After Iran’s Supreme Leader appealed to the public to take part in the elections even if they oppose the regime, now the ultra-conservative and extremist figures of the establishment are saying widespread participation in the elections is “the strategy of the country’s enemies to engineer the outcome of the elections”.
Gholam-Ali Haddad-Adel, spokesman for the Central Coalition Council of Conservatives, says: “The U.S. is using the promotion of greater participation in the elections to engineer the result of the elections”. On Friday February 19, the Tehran representative in Parliament told the Mehr News Agency that in contrast to the past where spoke of boycotting the election, the enemy is now calling for greater public participation in the elections.
“In the past, satellite programs would advise against voting; now they are promoting election participation and are also providing voting direction,” Haddad-Adel said. He added: “I hope the public remains careful to elect a conservative Parliament and not allow foreign infiltration”.
“Those who are now hiding behind the mask of moderation,” Haddad-Adel said; “are those who revealed their extremism in the past as in the ‘sedition of 2009.’”
The conservatives refer to the election protests of 2009 as sedition, while the reformist candidates who triggered the protests with allegations of vote fraud maintain that the protests were peaceful and their demands were within the framework of the constitution.
Mehdi Chamran, the head of Tehran City Council, spoke at the Haddad-Adel election campaign meeting, saying the “enemies of the Revolution” have changed their strategy from “sanctions to the deterioration of the elections”. He said: “From across the seas, they have given up on sanctions and are instead saying whom our people should be voting for.”
Ahmad Khatami: It is Slander Week!
Meanwhile, hardliner Ahmad Khatami in Kerman referred to his critics and opponents as “numbskulls who take their cue from enemy forces”. On Friday February 19, the Assembly of Experts candidate said foreign countries are “meddling in Iran’s business” and “trying to send infiltrators into the decision-making centres of the country”.

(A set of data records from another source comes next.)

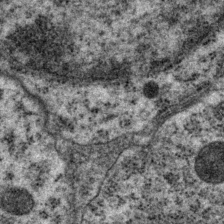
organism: P. pacificus
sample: Pharynx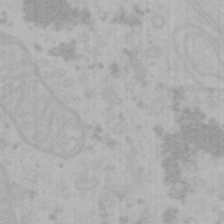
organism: Mouse
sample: Choroid plexus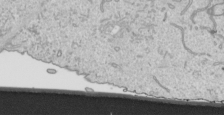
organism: Human
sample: Mitochondria in HCT116 cells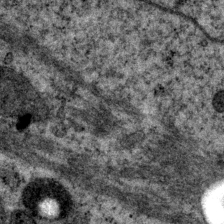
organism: P. pacificus
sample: Pharynx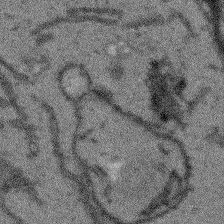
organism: Arabidopsis thaliana
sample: Root tip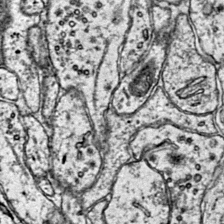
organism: Mouse
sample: Primary visual cortex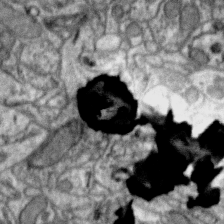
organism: Zebra finch
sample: Brain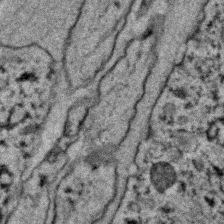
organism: C. elegans
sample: C. elegans embryo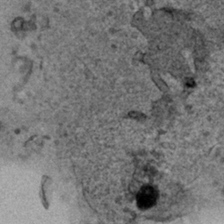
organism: Human
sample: Mitochondria in HCT116 cells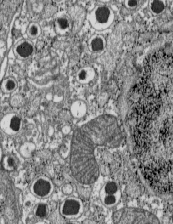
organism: C57BL Mouse
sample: Pancreatic islet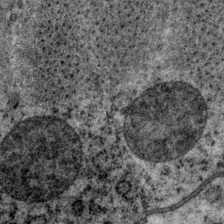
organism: P. pacificus
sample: Pharynx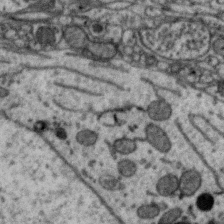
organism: Zebra finch
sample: Brain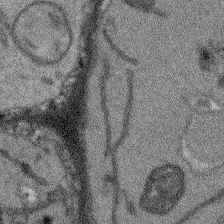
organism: Arabidopsis thaliana
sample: Root tip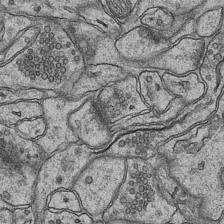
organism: Mouse
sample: CA1 Hippocampus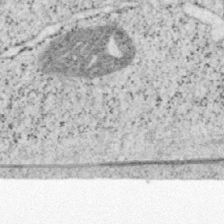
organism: Mouse
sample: OT-I killer T cells with ID8 ovarian cancer cells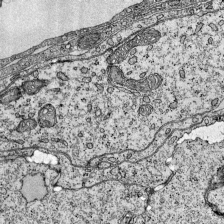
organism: Mouse
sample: Visual Cortex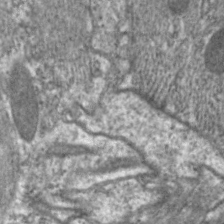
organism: C. elegans
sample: Pharynx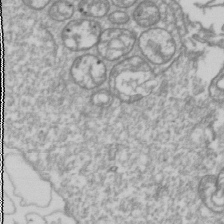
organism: Drosophila
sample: Cell division; meiosis; drosophila spermatocytes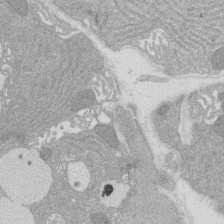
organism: Rat
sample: Salivary granule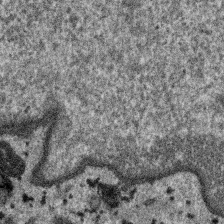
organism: Human
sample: Lung epithelial cells infected with SARS-CoV-2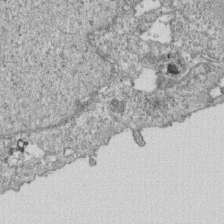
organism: Human
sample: HeLa cell HIV synapse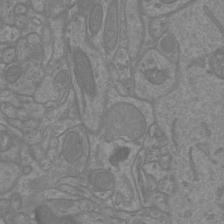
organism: Mouse
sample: Cortical neurons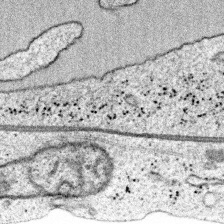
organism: Human
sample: HeLa cells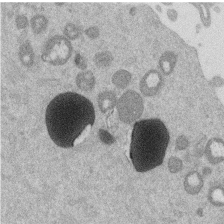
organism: Mouse
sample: Dividing mouse embryo 1 cell stage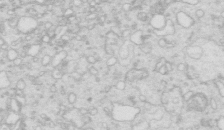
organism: Mouse
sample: Multiciliated cells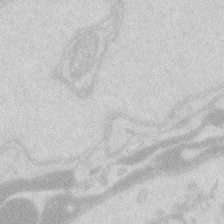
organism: Zebrafish
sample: Macrophage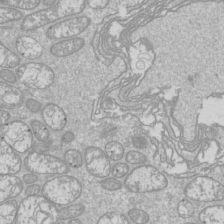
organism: Drosophila
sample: Cell division; meiosis; drosophila spermatocytes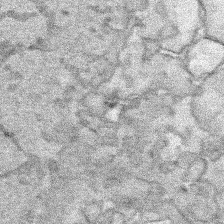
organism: Human
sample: Mitochondria in HCT116 cells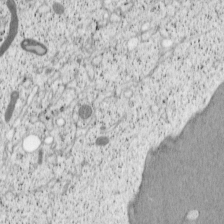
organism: African green monkey
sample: COS-7 cells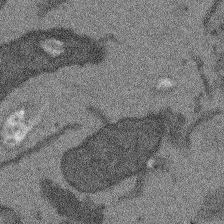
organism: Arabidopsis thaliana
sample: Root tip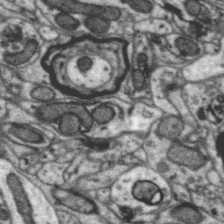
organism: Zebra finch
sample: Brain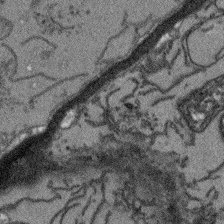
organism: Arabidopsis thaliana
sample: Root tip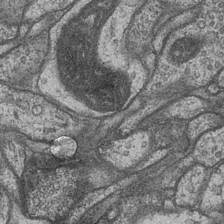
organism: Drosophila
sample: Optic medulla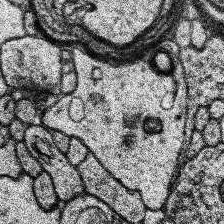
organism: Human
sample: Temporal Lobe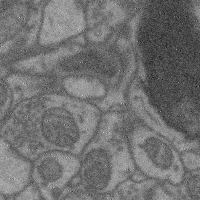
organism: Mouse
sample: Cerebral cortex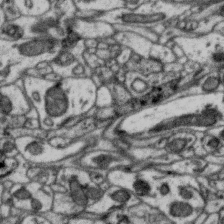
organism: Zebra finch
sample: Brain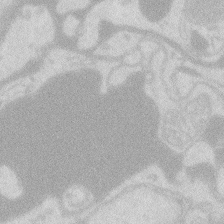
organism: Zebrafish
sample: Macrophage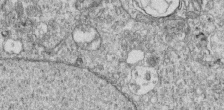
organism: Human
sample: HeLa cell HIV synapse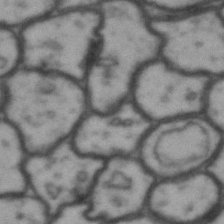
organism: Drosophila
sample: Brain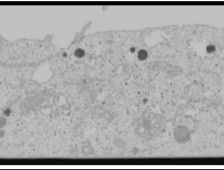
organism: Human
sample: Mitochondria in U2OS cells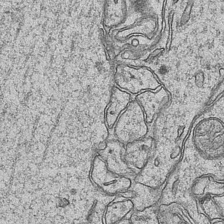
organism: Mouse
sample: CA1 Hippocampus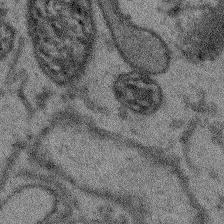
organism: Arabidopsis thaliana
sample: Root tip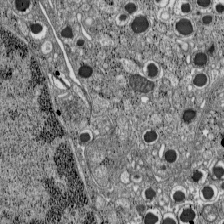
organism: C57BL Mouse
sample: Pancreatic islet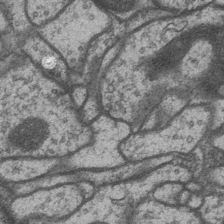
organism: Drosophila
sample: Optic medulla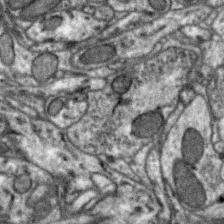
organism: Zebra finch
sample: Brain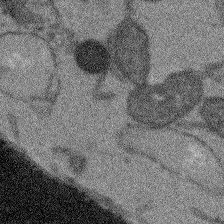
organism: Arabidopsis thaliana
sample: Root tip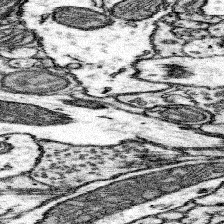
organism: Mouse
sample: Somatosensory cortex neuropil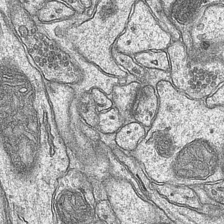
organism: Mouse
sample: CA1 Hippocampus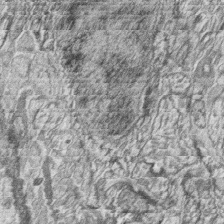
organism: Zebrafish
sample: synaptic ribbons in rod cells and cone cells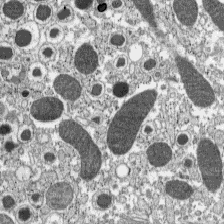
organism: C57BL Mouse
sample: Pancreatic islet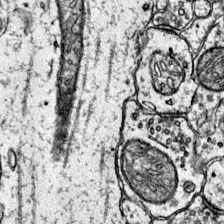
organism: Mouse
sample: Primary visual cortex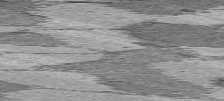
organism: C57BL Mouse
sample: Heart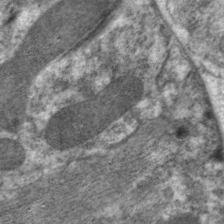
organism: C. elegans
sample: Pharynx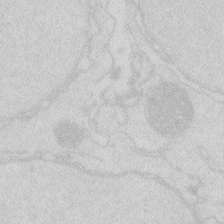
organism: Zebrafish
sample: Macrophage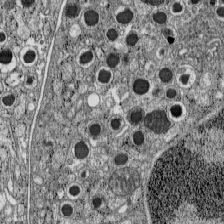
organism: C57BL Mouse
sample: Pancreatic islet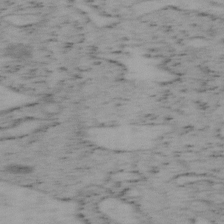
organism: Mouse
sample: OT-I killer T cells with ID8 ovarian cancer cells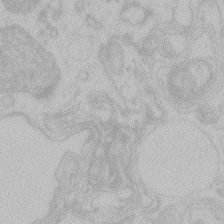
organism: Zebrafish
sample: Macrophage infected with Toxoplasma gondii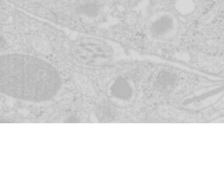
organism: Mouse
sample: Pancreas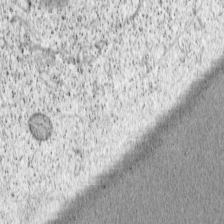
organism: African green monkey
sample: COS-7 cells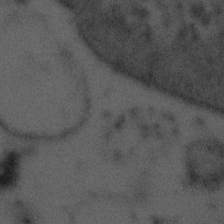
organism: Tuwongella immobilis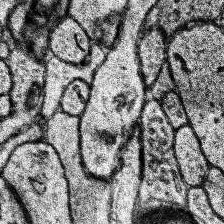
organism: Human
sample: Temporal Lobe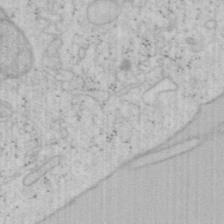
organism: Human
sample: HeLa cells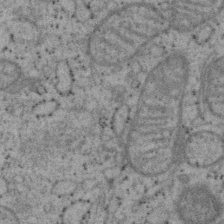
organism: Human
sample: HeLa cells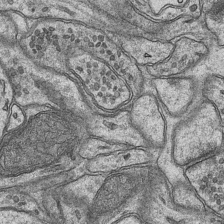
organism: Mouse
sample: CA1 Hippocampus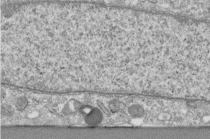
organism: Human
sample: Centriole in fibroblast cells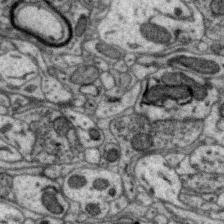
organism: Zebra finch
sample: Brain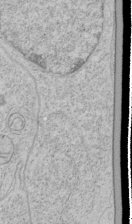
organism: Human
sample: Mitochondria in HCT116 cells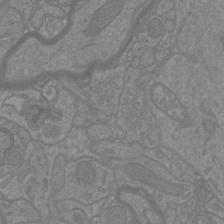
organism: Mouse
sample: Cortical neurons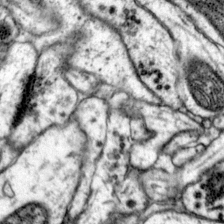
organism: Mouse
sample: Primary visual cortex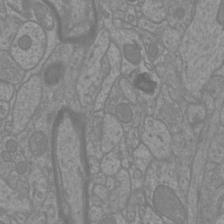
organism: Mouse
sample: Cortical neurons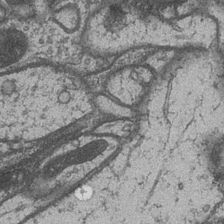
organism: Drosophila
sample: Optic medulla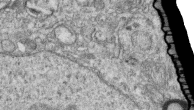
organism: Human
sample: HeLa cell HIV synapse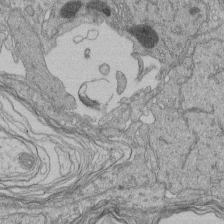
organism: Human
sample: Retinal organoid Rod and Cone cells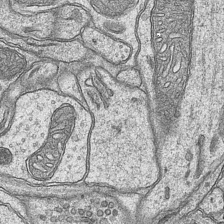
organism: Mouse
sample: CA1 Hippocampus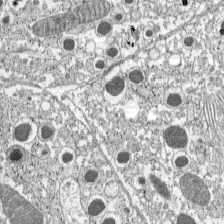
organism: C57BL Mouse
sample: Pancreatic islet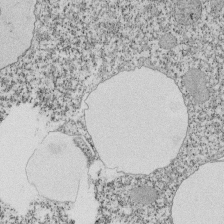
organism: Tetrahymena
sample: Cilia in tetrahymena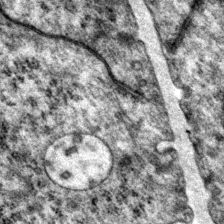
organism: P. pacificus
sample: Pharynx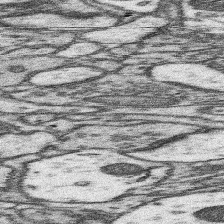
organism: Mouse
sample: Somatosensory cortex neuropil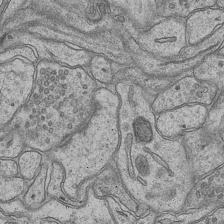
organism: Mouse
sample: CA1 Hippocampus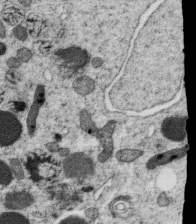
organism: C. elegans
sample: C. elegans oocyte; sperm cells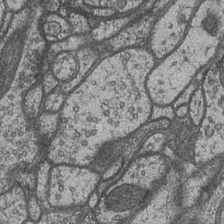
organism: Drosophila
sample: Optic medulla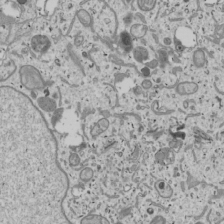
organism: Human
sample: Mitochondria in U2OS cells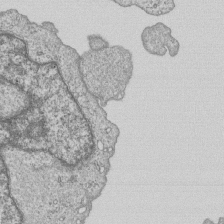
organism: Human
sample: MDA-MB-231 cells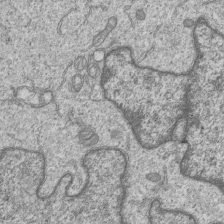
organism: Human
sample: MDA-MB-231 cells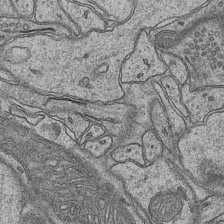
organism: Mouse
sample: CA1 Hippocampus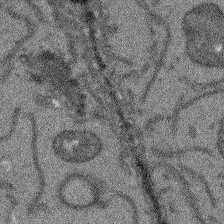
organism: Arabidopsis thaliana
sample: Root tip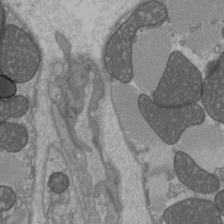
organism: C57BL Mouse
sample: Heart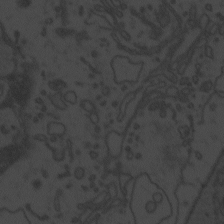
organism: Zebrafish
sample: Macrophage infected with Toxoplasma gondii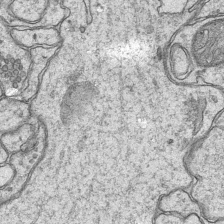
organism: Mouse
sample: CA1 Hippocampus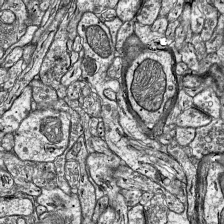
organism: Mouse
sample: Visual Cortex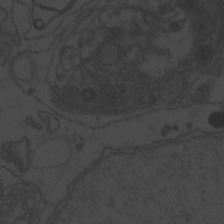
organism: Zebrafish
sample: Macrophage infected with Toxoplasma gondii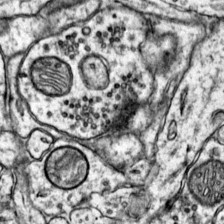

“English-speaking media are saying do not vote for Ahmad Jannati, for Mohammad Taghi Mesbah Yazdi in Tehran, for Ahmad Khatami in Kerman or Ahmad Alam al-Hoda in Khorasan,” he said referring to the ultra-conservative clerics seeking a seat in the Assembly of Experts.
Without directly referencing the internet campaign launched by a group of supporters of moderate cleric Ayatollah Hashemi Rafsanjani to prevent the election of conservatives Jannati, Yazdi, Khatami and Alam ol-Hoda to the Assembly of Experts, Ahmad Khatami said: “What is it to you, you meddlers! These very individuals are at the top of the list of wise voters.”
Ahmad Khatami insisted that the reason for the adverse campaign launched against him is that he has “slammed sedition in [his] sermons” and said: “This week is the week of slander from anti-Revolutionaries against candidates supported by the leadership, and the wisdom of the public will come into play right here when, with God’s support, you will not be swayed by such rumours and lies spread around cyber space.”
Mohsen Esmaili, an Assembly of Experts candidate, was also heard condemning foreign countries and accusing the “country’s enemies” of creating rifts between the forces of the Revolution by putting their support behind certain people.
Tehran’s Friday Mass Imam, Kazem Sedighi, also said in this week’s sermon that foreign media have for the first time begun encouraging Iranians to go to the ballot box but asserted that the public will not vote for “candidates promoted in enemy media”.
Iranians will go to the polls on February 26 to vote for parliamentary and Assembly of Experts candidates. While the majority of reformists and moderate candidates have been disqualified by the ultra-conservative Guardian Council, the reformists, including President Hassan Rohani, have urged the public not to boycott the elections and to simply try to vote for the most moderate candidates in each riding.